Como muitos, Leonardo contraiu dívidas com cheque especial, esperando que os eventos fossem retomados brevemente, o que não aconteceu. “As coisas começaram a ser retomadas no ano passado, parecia que tudo ia voltar ao normal. Fechei alguns contratos, mas em janeiro veio a segunda onda. Ai pronto. Fiquei sem nada de novo.” O comunicador estima que deve hoje cerca de R$ 30 mil e que, se conseguir retomar seu trabalho, levará pelo menos três anos para sanar o rombo financeiro.

 

 

 

 

O peso da escassez

A situação relatada por Leonardo é comum entre os homens ouvidos pelo Instituto. Do total de entrevistados, 83,3% disseram ter maior percepção da queda de renda. Domingos atribui este número ao fato de que os homens, além de muitos ainda serem responsáveis financeiramente pelos rendimentos da família, também costumam ter volume de compra maior. “A mulher já tem uma questão de manutenção da casa, então tem o ritmo de gastos contínuo, organizado. Quando ela teve de ficar em casa, continuou fazendo este trabalho [de regulação do dinheiro] o que ajudou a driblar em partes o problema.”

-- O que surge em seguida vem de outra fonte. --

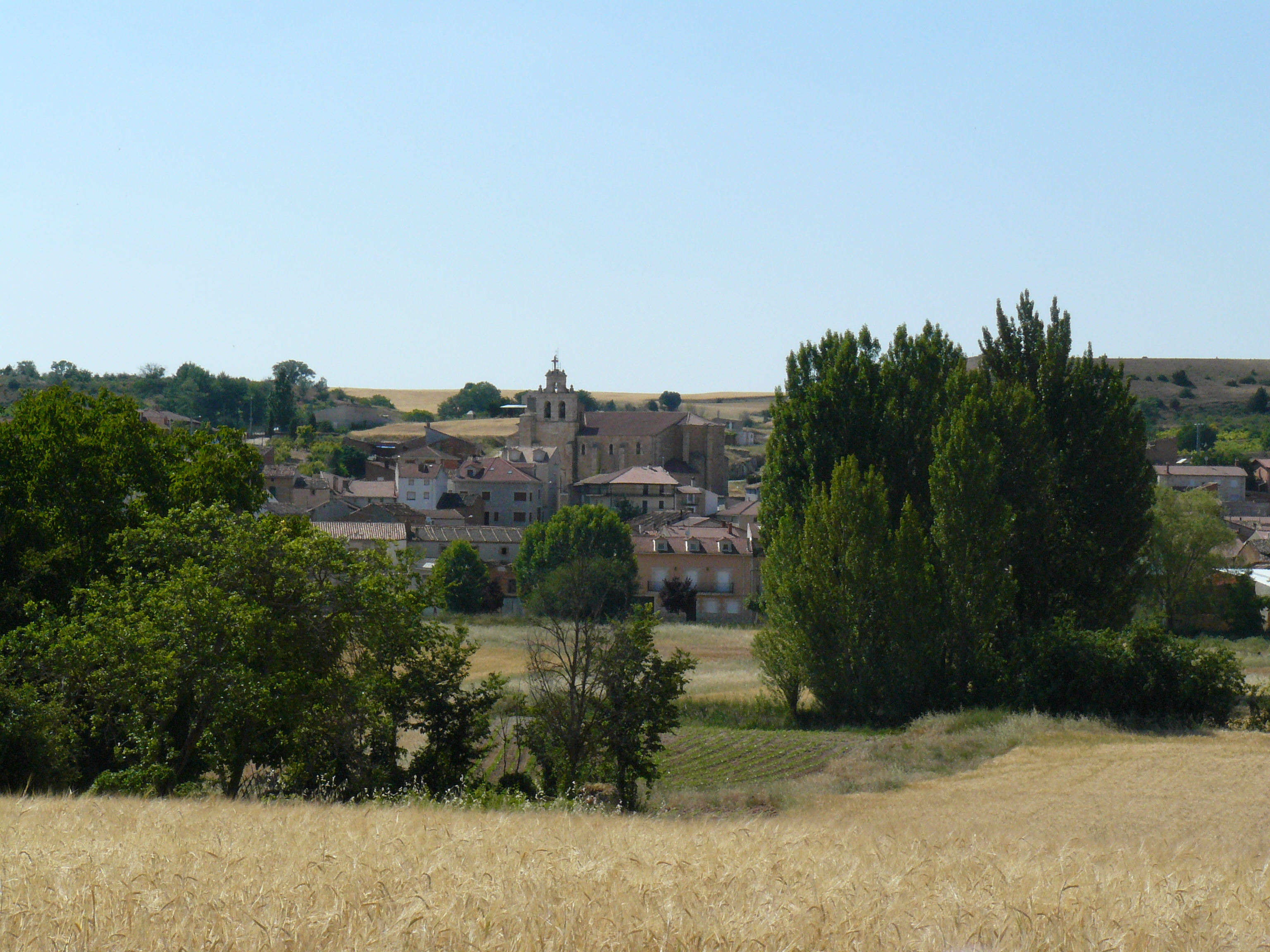 Hontoria de Valdearados, Burgos.

Os que mais sentiram o impacto da queda do poder aquisitivo também foram as pessoas entre 40 e 49 anos – 82% – e os brasileiros com menor renda, ou seja, que ganham até dois salários mínimos, 87,7%. No caso etário, o analista financeiro acredita que esta faixa de profissional se viu um pouco sem rumo, pois não estavam tão habituados com a tecnologia, que foi tão importante neste período pandêmico. “A dificuldade foi maior para estas pessoas do que para os jovens de 20, 25 anos. Então existiu uma substituição dos profissionais que não estavam adaptados ao mundo digital pelos que têm bom desempenho nisso.” Quem não se adaptou ao mercado, passou a integrar, portanto, o grupo de 14,805 milhões de desempregados do País.

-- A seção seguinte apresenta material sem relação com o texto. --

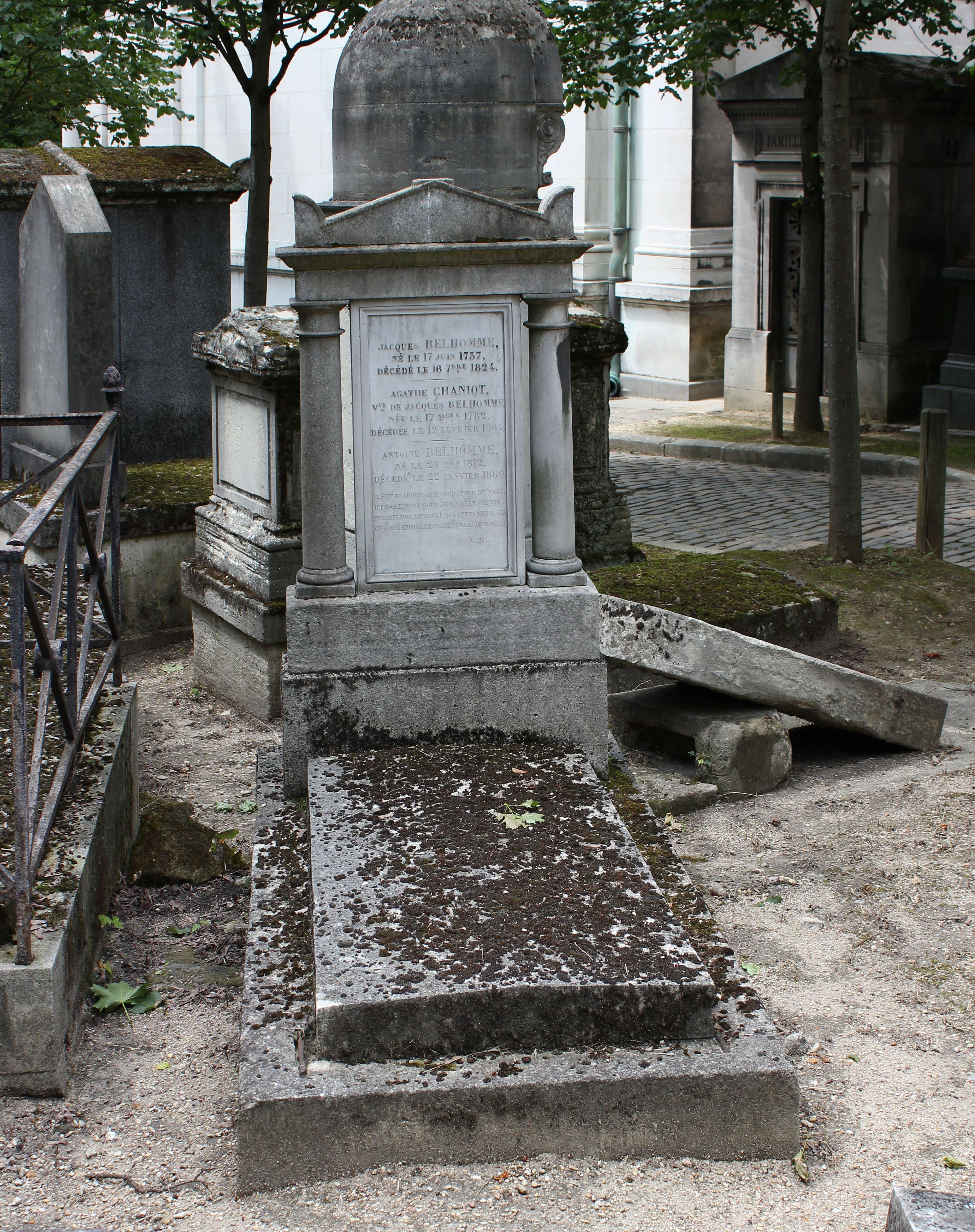 vue d'ensemble

Já em relação à queda de poder aquisitivo daqueles que ganham até dois salários mínimos, Domingos atribui ao fato de que quanto menos se recebe, menor a possibilidade de conseguir crédito no mercado. “Quem ganha mais, também tem mais extensão de crédito, o que possibilita o uso do cheque especial, cartões de créditos, linhas de empréstimo, o que lhe dá mais condições. Para quem tem mais volume de ganho, sem dúvida, o impacto não é tão grande. Mas isso não representa uma equação que aqui, pois quem buscou mais crédito, terá que pagar mais tarde. A cauda deste crédito é maior, a tendência é que lá na frente quem ganha um pouco melhor e se endividou também sofra.” É a chamada bola de neve.

Malas guardadas

Um dos setores mais afetados pela pandemia no Brasil foi o turismo. Com a regra do isolamento social, o ir e vir ficou proibido, o que levou a muitos hotéis, pousadas e até companhias aéreas a sofrerem baixa de renda histórica. Isso afetou diretamente os estados que mais dependem dos turistas, como os que estão na região nordeste, por exemplo. Tanto que, na pesquisa, os moradores destes locais foram os que mais reclamaram da queda de poder aquisitivo: 85,8%.

Mas não foi só lá que a corda estourou. Ana Carolina Moro, turismóloga de São Paulo, perdeu o emprego no início deste ano. Trabalhava em uma agência que fazia pacotes de viagem corporativos, setor que também viu os clientes minguarem. “Em março do ano passado passamos a trabalhar meio período em home office. Consecutivamente o salário também caiu pela metade. Fiquei, por um tempo, em licença não-remunerada e quando voltei a trabalhar, este ano, fui demitida. Nem os meus direitos recebi ainda.” Neste meio-tempo, para equilibrar as contas, vendeu produtos naturais, contou com a ajuda de familiares e teve de cortar tudo que era considerado supérfluo. “E hoje procuro trabalho para fazer em casa, porque ainda corro o risco de ir para um trabalho presencial e transmitir o coronavírus para o meu filho, que tem alergia a antibióticos. Preciso prezar por ele.” Saúde em primeiro lugar.